Mars is currently known as the “Red Planet” of the solar system; its unmistakable ruddy hue is created by dust rich in iron oxide covering its landscape. But in Mars’ ancient past, it might have also been called the “Ringed Planet” of the inner solar system and, in the distant future, it may sport rings once more.

The thing is, we live in a highly dynamic solar system, where the planets may appear static over human (or even civilization) timescales, but over millions to billions of years, massive changes to planetary bodies occur frequently. And should there be a massive impact on a small rocky world — on Mars, say — these changes can be nothing short of monumental.

In new NASA-funded research published in the journal Nature Geoscience, planetary scientists have developed a new model of Mars when it was hit by a massive impact over 4 billion years ago. This catastrophic impact created a vast basin called the Borealis Basin in the planet’s northern hemisphere and the event could be part of the reason why Mars lacks a global magnetic field — it’s hypothesized that a powerful impact (or series of impacts) caused massive disruption to the Martian inner dynamo.

But the impact also blasted a huge amount of rocky debris from Mars’ crust into space, ultimately settling into a ring system, like a miniaturized rocky version of Saturn. Over time, as the debris drifted away from Mars and settled, rocky chunks would have formed under gravity and these “moonlets” would have clumped together to form larger and larger moons. So far, so good; this is how we’d expect moons to form. But there’s a catch.

Phobos as imaged by Europe’s Mars Express mission (ESA)

After forming in Mars orbit, any moon would have slowly lost orbital altitude, creeping toward the planet’s so-called Roche Limit — a region surrounding any planetary body that is a bad place for any moon to hang out. The Roche Limit is the point at which a planet’s tidal forces become too great for the structural integrity of an orbiting body. When approaching this limit, the closest edge of the moon to the planet will experience a greater tidal pull than the far side, overcoming the body’s gravity. At some point, something has to give and the moon will start to break apart.

And this is what’s going to happen to Phobos in about 70 million years.

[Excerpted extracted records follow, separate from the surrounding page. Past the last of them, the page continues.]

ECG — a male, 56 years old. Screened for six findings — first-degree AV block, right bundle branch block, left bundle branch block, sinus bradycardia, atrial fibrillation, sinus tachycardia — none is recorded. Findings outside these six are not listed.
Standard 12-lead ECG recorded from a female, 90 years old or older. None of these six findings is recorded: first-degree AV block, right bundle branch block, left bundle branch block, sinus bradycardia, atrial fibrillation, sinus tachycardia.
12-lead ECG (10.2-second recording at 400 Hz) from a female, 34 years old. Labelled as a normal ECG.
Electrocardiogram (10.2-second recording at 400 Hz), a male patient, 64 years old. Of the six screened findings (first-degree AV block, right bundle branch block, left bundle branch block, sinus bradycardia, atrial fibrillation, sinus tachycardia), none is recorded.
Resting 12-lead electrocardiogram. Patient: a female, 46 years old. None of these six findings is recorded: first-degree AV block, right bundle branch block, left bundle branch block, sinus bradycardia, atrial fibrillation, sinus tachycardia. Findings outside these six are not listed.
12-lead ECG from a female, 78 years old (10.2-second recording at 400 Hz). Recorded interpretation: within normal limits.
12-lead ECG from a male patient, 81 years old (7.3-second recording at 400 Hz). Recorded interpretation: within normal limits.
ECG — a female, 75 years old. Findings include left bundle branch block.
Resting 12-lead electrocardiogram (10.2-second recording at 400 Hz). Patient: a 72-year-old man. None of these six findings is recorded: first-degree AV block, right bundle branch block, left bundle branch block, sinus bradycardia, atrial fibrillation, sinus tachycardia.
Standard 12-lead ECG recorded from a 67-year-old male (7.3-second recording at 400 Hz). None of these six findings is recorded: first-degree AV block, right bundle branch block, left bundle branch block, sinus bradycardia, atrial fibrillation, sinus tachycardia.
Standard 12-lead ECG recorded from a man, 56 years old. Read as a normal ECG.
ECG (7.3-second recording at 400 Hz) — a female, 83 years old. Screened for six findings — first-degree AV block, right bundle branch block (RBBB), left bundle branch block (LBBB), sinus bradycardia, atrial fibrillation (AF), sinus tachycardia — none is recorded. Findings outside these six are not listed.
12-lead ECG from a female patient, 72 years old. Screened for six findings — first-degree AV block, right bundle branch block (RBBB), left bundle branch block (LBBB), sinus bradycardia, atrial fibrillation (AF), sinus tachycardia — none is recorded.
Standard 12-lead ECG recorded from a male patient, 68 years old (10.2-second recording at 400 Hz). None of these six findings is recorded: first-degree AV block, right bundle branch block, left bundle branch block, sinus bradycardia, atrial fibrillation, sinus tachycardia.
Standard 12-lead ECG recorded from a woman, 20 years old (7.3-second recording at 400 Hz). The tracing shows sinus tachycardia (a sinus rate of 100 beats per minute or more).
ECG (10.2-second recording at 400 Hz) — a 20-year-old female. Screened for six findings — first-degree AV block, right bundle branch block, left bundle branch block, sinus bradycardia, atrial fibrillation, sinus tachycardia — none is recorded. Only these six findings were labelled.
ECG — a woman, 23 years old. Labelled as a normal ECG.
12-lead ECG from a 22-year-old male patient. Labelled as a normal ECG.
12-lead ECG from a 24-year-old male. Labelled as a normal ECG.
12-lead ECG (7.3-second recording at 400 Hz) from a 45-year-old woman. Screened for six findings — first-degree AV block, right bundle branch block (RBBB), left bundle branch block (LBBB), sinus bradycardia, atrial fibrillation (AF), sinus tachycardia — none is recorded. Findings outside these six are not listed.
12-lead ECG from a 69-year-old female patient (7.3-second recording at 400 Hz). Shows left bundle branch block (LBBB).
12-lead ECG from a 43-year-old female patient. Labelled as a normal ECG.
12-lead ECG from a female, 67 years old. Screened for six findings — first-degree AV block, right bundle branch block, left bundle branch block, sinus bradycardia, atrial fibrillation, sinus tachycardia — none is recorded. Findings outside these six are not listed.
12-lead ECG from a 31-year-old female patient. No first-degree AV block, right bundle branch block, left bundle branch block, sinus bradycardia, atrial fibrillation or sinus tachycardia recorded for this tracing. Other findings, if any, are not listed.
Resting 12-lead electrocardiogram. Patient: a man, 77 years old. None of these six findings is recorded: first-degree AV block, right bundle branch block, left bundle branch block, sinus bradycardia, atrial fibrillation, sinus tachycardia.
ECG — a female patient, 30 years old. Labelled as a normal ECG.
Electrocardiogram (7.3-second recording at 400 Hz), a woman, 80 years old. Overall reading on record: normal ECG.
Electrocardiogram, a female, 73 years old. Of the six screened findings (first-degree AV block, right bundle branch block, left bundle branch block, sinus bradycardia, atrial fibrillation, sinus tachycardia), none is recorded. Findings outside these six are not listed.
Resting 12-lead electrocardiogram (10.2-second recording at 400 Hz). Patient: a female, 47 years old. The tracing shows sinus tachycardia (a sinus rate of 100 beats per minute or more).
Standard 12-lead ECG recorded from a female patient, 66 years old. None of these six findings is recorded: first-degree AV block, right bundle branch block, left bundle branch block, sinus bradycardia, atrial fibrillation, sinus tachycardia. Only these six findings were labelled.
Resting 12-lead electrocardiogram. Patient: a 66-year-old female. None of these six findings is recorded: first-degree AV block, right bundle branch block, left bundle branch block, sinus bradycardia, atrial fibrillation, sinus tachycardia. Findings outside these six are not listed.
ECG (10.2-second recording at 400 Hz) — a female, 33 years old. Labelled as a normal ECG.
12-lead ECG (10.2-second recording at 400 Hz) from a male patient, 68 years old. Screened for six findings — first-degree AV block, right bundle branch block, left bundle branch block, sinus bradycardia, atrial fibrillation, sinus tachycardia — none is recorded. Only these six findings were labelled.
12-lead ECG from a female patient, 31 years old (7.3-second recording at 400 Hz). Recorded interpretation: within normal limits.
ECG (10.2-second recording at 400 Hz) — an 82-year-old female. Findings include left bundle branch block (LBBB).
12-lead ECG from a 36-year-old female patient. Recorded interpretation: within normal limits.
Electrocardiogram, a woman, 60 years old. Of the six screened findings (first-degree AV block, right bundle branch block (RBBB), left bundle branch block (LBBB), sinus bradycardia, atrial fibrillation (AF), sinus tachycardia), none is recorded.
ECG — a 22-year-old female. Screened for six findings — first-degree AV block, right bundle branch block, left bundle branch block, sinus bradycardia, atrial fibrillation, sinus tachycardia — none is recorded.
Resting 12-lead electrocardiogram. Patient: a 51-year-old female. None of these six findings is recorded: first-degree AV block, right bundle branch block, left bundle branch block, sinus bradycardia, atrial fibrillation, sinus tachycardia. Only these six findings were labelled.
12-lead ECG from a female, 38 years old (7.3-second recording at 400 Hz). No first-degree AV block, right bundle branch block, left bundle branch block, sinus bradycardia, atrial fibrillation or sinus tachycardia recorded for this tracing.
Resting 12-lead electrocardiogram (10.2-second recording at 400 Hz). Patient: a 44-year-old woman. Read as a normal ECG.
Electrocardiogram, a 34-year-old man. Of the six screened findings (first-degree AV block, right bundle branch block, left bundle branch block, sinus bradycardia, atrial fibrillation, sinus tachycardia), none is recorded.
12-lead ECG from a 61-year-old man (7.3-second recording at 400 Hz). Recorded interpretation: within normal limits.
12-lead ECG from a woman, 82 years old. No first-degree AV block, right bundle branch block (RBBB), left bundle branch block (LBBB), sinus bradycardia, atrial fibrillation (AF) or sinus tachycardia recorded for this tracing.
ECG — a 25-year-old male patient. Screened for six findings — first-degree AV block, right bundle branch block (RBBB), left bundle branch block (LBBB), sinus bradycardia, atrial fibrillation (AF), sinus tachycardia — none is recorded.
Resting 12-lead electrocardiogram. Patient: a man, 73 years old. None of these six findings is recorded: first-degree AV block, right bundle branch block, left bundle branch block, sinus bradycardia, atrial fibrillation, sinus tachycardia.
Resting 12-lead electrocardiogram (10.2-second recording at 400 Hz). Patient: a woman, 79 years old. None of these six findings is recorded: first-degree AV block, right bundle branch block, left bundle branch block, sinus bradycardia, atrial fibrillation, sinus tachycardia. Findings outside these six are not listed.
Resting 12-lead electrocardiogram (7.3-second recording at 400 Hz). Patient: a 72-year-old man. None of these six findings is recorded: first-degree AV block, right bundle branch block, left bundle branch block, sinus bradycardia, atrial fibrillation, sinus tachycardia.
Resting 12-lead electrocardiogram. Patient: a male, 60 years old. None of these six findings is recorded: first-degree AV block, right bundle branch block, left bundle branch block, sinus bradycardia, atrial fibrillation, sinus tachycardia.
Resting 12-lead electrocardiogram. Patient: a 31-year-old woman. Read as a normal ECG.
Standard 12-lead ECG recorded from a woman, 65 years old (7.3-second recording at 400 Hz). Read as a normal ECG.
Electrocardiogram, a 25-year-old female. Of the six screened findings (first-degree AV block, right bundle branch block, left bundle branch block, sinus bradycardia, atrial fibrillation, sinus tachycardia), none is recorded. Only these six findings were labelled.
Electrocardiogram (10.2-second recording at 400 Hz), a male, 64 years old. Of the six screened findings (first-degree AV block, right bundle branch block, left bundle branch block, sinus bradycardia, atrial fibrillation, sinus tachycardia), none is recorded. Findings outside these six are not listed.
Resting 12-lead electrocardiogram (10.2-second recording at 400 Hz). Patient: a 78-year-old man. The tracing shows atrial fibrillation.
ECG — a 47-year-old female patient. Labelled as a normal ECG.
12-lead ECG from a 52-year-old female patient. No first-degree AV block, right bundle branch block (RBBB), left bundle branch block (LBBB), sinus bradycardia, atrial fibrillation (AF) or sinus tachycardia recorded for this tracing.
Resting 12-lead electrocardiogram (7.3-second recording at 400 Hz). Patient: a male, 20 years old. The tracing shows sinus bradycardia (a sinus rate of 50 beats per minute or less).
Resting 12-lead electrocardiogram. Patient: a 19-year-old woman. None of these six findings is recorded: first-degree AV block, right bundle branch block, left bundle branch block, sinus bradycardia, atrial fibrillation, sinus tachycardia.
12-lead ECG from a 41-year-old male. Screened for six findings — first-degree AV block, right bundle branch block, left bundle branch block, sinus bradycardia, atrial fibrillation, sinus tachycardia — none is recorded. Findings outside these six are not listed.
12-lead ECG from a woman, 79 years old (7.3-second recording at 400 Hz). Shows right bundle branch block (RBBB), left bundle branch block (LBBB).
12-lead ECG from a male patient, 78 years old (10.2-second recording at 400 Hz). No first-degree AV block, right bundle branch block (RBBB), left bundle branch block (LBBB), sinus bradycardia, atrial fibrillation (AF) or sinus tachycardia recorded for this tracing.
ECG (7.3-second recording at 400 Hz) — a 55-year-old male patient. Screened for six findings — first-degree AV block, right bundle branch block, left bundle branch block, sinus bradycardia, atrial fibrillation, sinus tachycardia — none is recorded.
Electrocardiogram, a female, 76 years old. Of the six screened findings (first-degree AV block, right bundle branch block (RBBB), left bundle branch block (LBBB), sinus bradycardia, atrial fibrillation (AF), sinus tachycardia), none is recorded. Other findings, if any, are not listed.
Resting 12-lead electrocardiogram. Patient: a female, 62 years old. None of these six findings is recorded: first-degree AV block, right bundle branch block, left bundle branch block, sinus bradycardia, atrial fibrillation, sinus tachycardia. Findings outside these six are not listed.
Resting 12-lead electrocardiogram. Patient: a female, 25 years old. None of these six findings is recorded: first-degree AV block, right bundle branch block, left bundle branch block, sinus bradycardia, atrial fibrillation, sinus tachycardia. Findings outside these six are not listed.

Its orbit is currently degrading and when it reaches this invisible boundary, tidal stresses will pull it apart, trailing pieces of moon around the planet, some debris falling onto the Martian surface as a series of meteorite impacts, while others remain in orbit.

The research, carried out by David Minton and Andrew Hesselbrock of Purdue University, Lafayette in Indiana, theorizes that mysterious deposits of material around Mars’ equator might have come from the breakup of ancient moons that came before Phobos and Deimos.

“You could have had kilometer-thick piles of moon sediment raining down on Mars in the early parts of the planet’s history, and there are enigmatic sedimentary deposits on Mars with no explanation as to how they got there,” said Minton. “And now it’s possible to study that material.”

According to their model, each time a moon broke apart to create a ring, the next moon would be five times smaller than its predecessor.

In short, Mars and its moon may appear to be pretty much unchanged for billions of years, but the researchers think that up to seven moon-ring cycles have occurred over the last 4.3 billion years and Mars is on the verge (on geological timescales) of acquiring rings once more. Fascinating.